The problem: Only the lines below starting at the one containing "organism: C57BL Mouse" and ending at the one containing "sample: Root tip" belong in the answer, each copied exactly.

Excerpts from a dataset

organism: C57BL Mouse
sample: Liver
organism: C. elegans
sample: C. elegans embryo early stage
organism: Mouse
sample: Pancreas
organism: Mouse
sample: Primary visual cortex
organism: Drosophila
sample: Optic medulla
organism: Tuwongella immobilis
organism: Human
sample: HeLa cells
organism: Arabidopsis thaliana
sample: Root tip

* * *

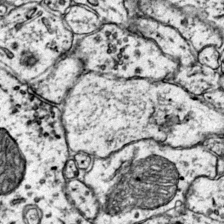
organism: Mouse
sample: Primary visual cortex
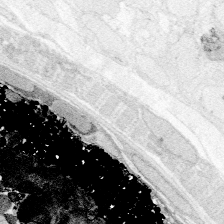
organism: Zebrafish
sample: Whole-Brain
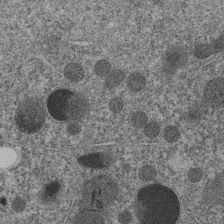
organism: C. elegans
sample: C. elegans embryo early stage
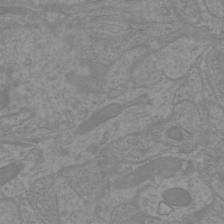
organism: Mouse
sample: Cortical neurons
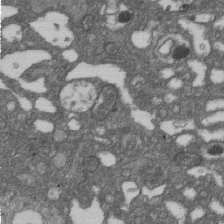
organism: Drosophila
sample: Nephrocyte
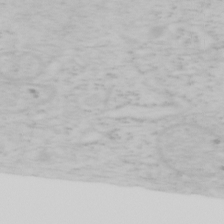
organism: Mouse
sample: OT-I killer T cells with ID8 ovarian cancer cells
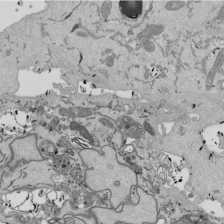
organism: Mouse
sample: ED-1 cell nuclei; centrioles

Solution for this problem:
organism: C57BL Mouse
sample: Liver
organism: C. elegans
sample: C. elegans embryo early stage
organism: Mouse
sample: Pancreas
organism: Mouse
sample: Primary visual cortex
organism: Drosophila
sample: Optic medulla
organism: Tuwongella immobilis
organism: Human
sample: HeLa cells
organism: Arabidopsis thaliana
sample: Root tip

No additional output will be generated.